Hancock refuses to apologise over High Court ruling on PPE deals
Matt Hancock has refused to apologise after the High Court ruled he broke the law by failing to publish details of billions of pounds-worth of coronavirus contracts within the required 30-day period.
Mr Justice Chamberlain’s ruling followed a legal challenge brought by three opposition MPs and the Good Law Project over contracts to supply personal protective equipment (PPE), which were awarded without competition.
Chamberlain declared on Friday that the health secretary “failed to publish redacted contracts in accordance with the transparency policy”.
“The secretary of state spent vast quantities of public money on pandemic-related procurements during 2020. The public were entitled to see who this money was going to, what it was being spent on and how the relevant contracts were awarded,” Chamberlain said.
He added in his ruling that Hancock had spent £207,000 of taxpayers’ money fighting the case.
But Hancock defended his department’s spending on PPE deals during the pandemic, claiming it was what any health secretary would have done.
“People can make up their own view about whether I should have told my team to stop buying PPE and spend the time bringing forward those transparency returns by just over a fortnight. Or whether I was right to buy the PPE and get it to the front line. ” Hancock told the BBC’s Andrew Marr Show.
“You tell me that that is wrong. You can’t. And the reason you can’t is because it was the right thing to do.”
He added that the legal challenges were “completely second order compared to saving lives”.
“There is no health secretary in history who would have taken the view that they needed to take people off the project of buying PPE in order to ensure that nine months later the health secretary didn’t have a slightly bumpy interview on the Marr programme.
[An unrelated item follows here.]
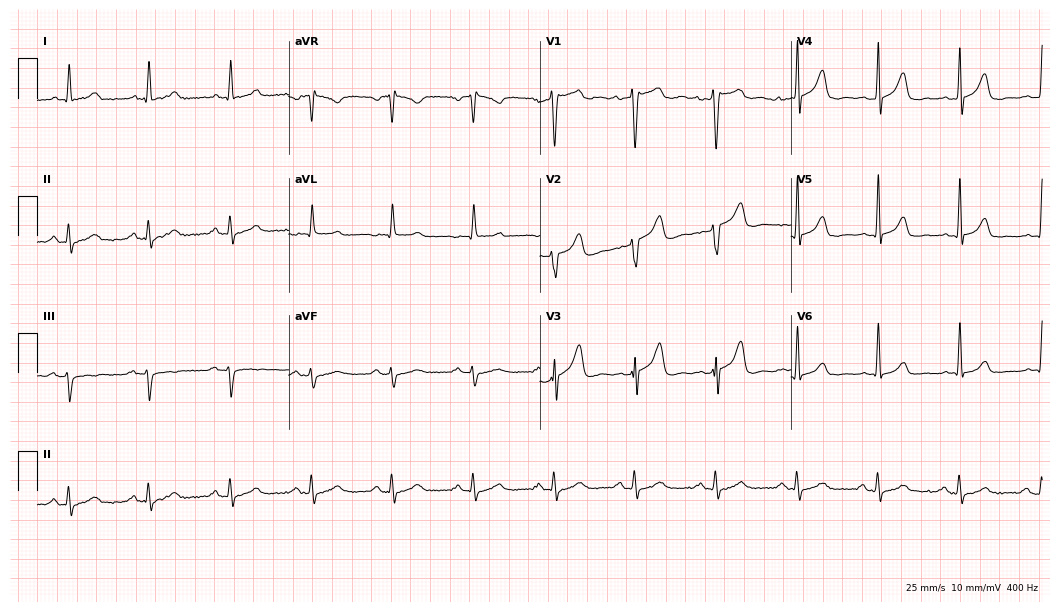
Resting 12-lead electrocardiogram. Patient: a 50-year-old man. None of these six findings is recorded: first-degree AV block, right bundle branch block, left bundle branch block, sinus bradycardia, atrial fibrillation, sinus tachycardia. Findings outside these six are not listed.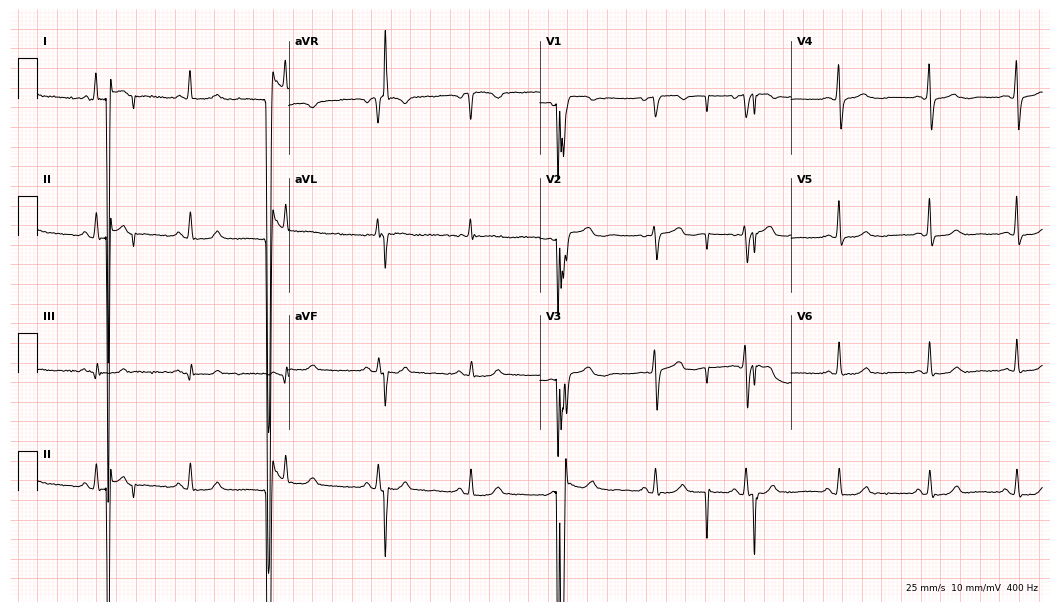
Resting 12-lead electrocardiogram (10.2-second recording at 400 Hz). Patient: a 49-year-old woman. None of these six findings is recorded: first-degree AV block, right bundle branch block (RBBB), left bundle branch block (LBBB), sinus bradycardia, atrial fibrillation (AF), sinus tachycardia. Findings outside these six are not listed.

It is not what it is about.”
Labour leader Sir Keir Starmer criticised Hancock over the health secretary’s lack of transparency but stopped short of calling for his resignation.
He told Sky News’ Sophy Ridge on Sunday: “I don’t want to call for him to resign. I do think he is wrong about the contracts – there have been problems with the contracts, on transparency, on who the contracts have gone to.
“There’s been a lot of wasted money and I think that is a real cause for concern.
“But, at the moment, at this stage of the pandemic, I want all government ministers working really hard to get us through.”